Dolling David I, Goodall Ruth L, Chirara Michael, Hakim James, Nkurunziza Peter, Munderi Paula, Eram David, Tumukunde Dinah, Spyer Moira J, Gilks Charles F, Kaleebu Pontiano, Dunn David T, Pillay Deenan
MRC Clinical Trials Unit at UCL, London, UK.
University of Zimbabwe, Harara, Zimbabwe.
BMC Infect Dis. 2017 Feb 21;17(1):160. doi: 10.1186/s12879-017-2266-3.
Few low-income countries have virological monitoring widely available. We estimated the virological durability of first-line antiretroviral therapy (ART) after five years of follow-up among adult Ugandan and Zimbabwean patients in the DART study, in which virological assays were conducted retrospectively.
DART compared clinically driven monitoring with/without routine CD4 measurement. Annual plasma viral load was measured on 1,762 patients. Analytical weights were calculated based on the inverse probability of sampling. Time to virological failure, defined as the first viral load measurement ≥200 copies/mL after 48 weeks of ART, was analysed using Kaplan-Meier plots and Cox regression models.
Overall, 65% of DART trial patients were female. Patients initiated first-line ART at a median (interquartile range; IQR) age of 37 (32-42) and with a median CD4 cell count of 86 (32-140). After 240 weeks of ART, patients initiating dual-class nucleoside reverse-transcriptase inhibitor (NRTI) -non-nucleoside reverse-transcriptase (NNRTI) regimens containing nevirapine + zidovudine + lamivudine had a lower incidence of virological failure than patients on triple-NRTI regimens containing tenofovir + zidovudine + lamivudine (21% vs 40%; hazard ratio (HR) =0.48, 95% CI:0.38-0.62; p < 0.0001). In multivariate analyses, female patients (HR = 0.79, 95% CI: 0.65-0.95; p = 0.02), older patients (HR = 0.73 per 10 years, 95% CI: 0.64-0.84; p < 0.0001) and patients with a higher pre-ART CD4 cell count (HR = 0.64 per 100 cells/mm, 95% CI: 0.54-0.75; p < 0.0001) had a lower incidence of virological failure after adjusting for adherence to ART. No difference in failure rate between the two randomised monitoring strategies was observed (p= 0.25).
The long-term durability of virological suppression on dual-class NRTI-NNRTI first-line ART without virological monitoring is remarkable and is enabled by high-quality clinical management and a consistent drug supply. To achieve higher rates of virological suppression viral-load-informed differentiated care may be required.

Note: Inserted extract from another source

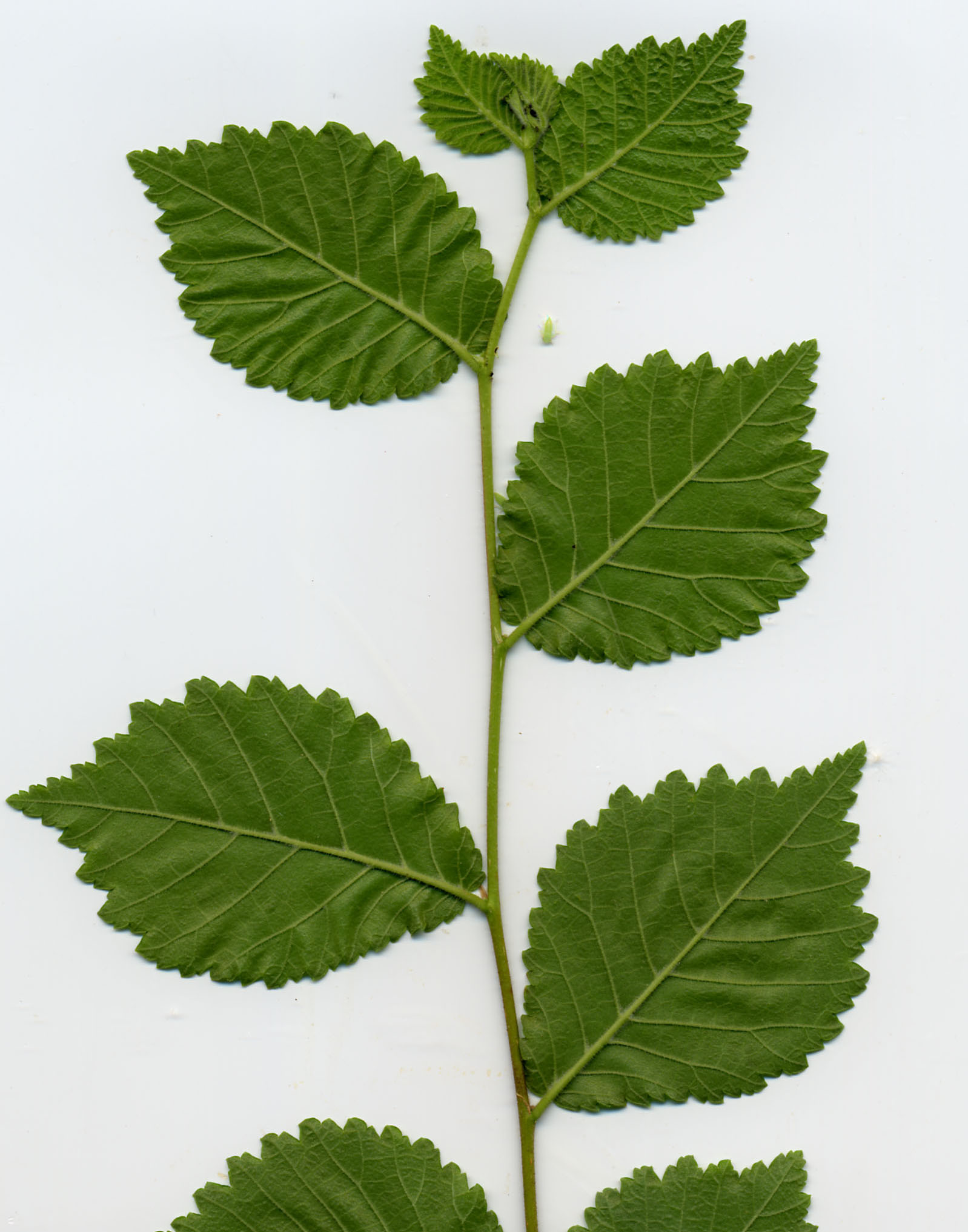 rameau d'orme (ulmus) montrant les feuilles dissymétriques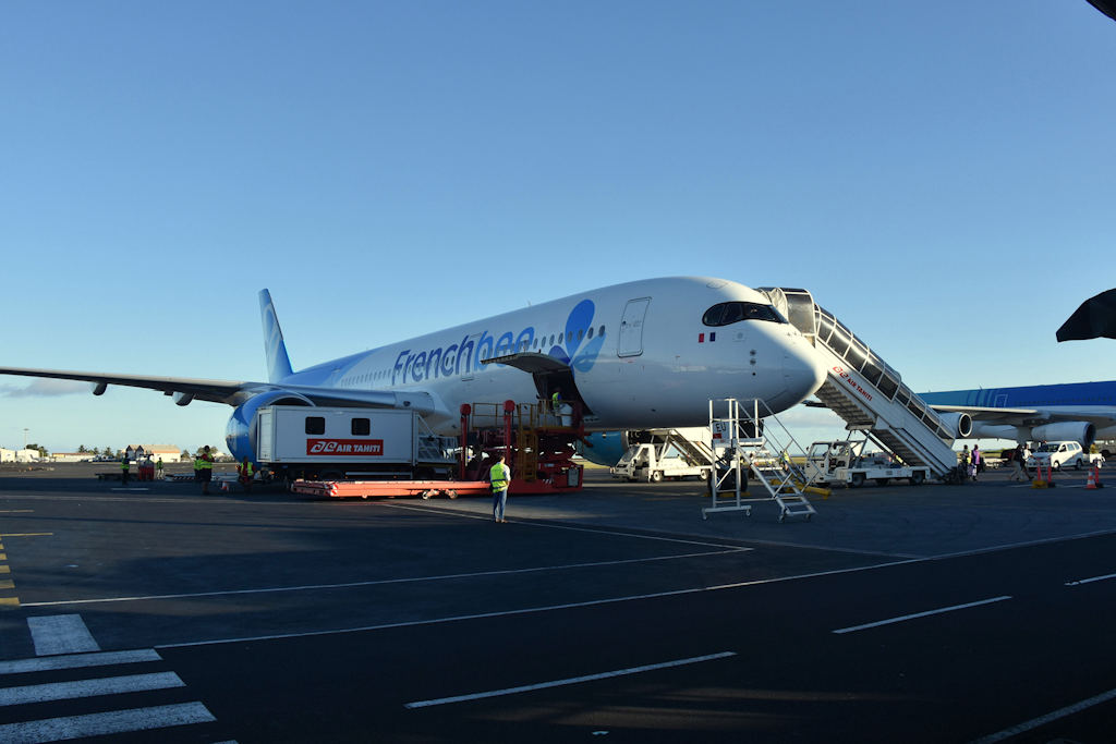 A350 French Bee sur l'aéroport de Papeete-Faaa le 29/10/2018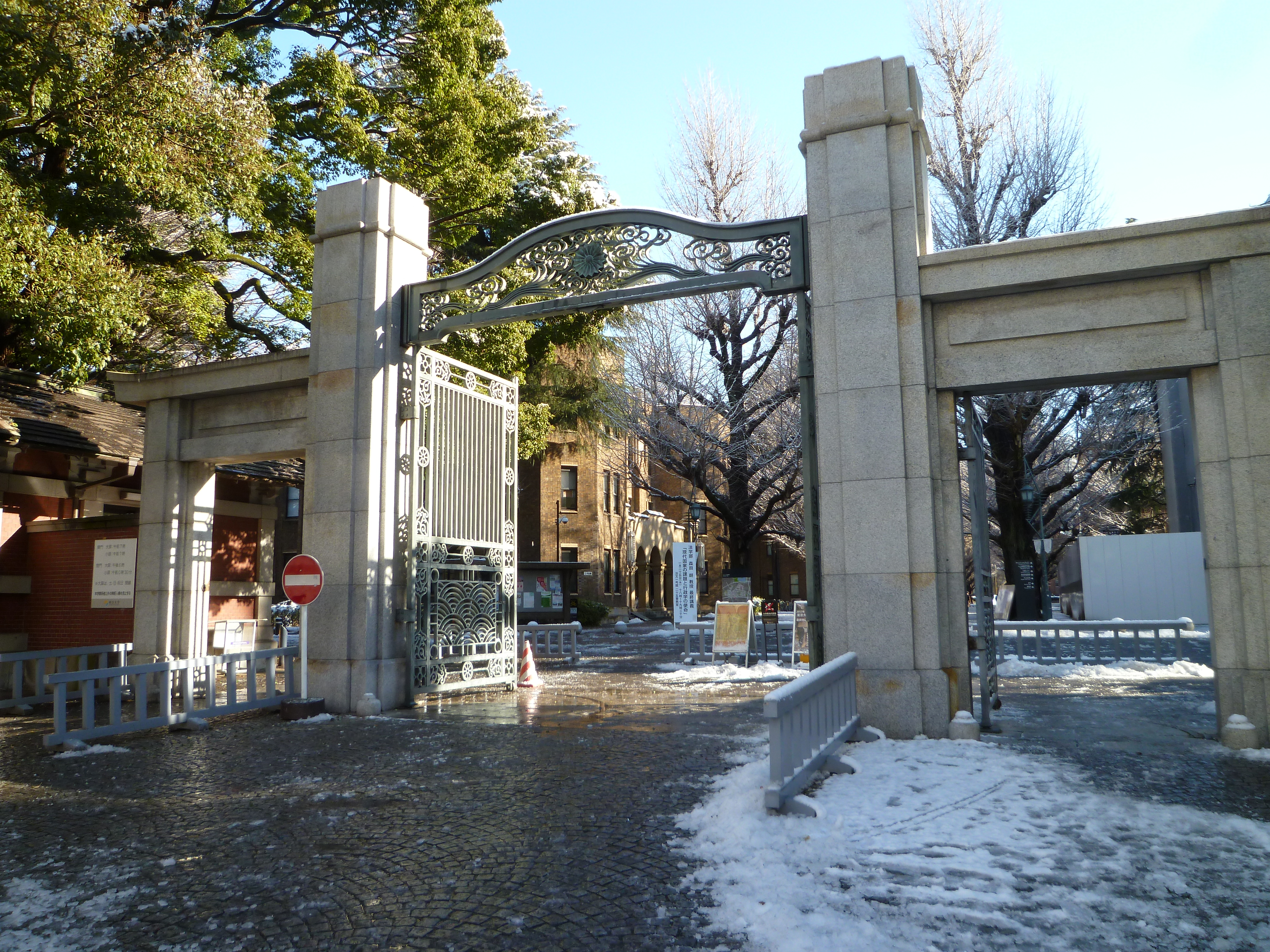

Prospectively registered on 18/10/2000 as ISRCTN13968779 .
很少有低收入国家能够广泛开展病毒学监测。在DART研究中,我们对乌干达和津巴布韦成年患者进行了为期五年的随访,以评估一线抗逆转录病毒疗法(ART)的病毒学持久性,该研究中的病毒学检测是回顾性进行的。
DART研究比较了有/无常规CD4测量的临床驱动监测。对1762例患者进行了年度血浆病毒载量检测。根据抽样的逆概率计算分析权重。使用Kaplan-Meier曲线和Cox回归模型分析病毒学失败时间,病毒学失败定义为ART治疗48周后首次病毒载量测量≥200拷贝/毫升。
总体而言,DART试验患者中65%为女性。患者开始一线ART治疗的中位(四分位间距;IQR)年龄为37岁(32 - 42岁),CD4细胞计数中位数为86(32 - 140)。ART治疗240周后,开始使用含奈韦拉平+齐多夫定+拉米夫定的双类核苷类逆转录酶抑制剂(NRTI)-非核苷类逆转录酶(NNRTI)方案的患者病毒学失败发生率低于使用含替诺福韦+齐多夫定+拉米夫定的三联NRTI方案的患者(21%对40%;风险比(HR)=0.48,95%置信区间:0.38 - 0.62;p<0.0001)。在多变量分析中,女性患者(HR = 0.79,95%置信区间:0.65 - 0.95;p = 0.02)、年龄较大的患者(HR = 每10年0.73,95%置信区间:0.64 - 0.84;p<0.0001)和ART治疗前CD4细胞计数较高的患者(HR = 每100个细胞/立方毫米0.64,95%置信区间:0.54 - 0.75;p<0.0001)在调整ART依从性后病毒学失败发生率较低。两种随机监测策略之间的失败率没有差异(p = 0.25)。
在没有病毒学监测的情况下,双类NRTI - NNRTI一线ART的病毒学抑制长期持久性显著,这得益于高质量的临床管理和持续的药物供应。为实现更高的病毒学抑制率,可能需要基于病毒载量的差异化护理。
于2000年10月18日前瞻性注册为ISRCTN13968779 。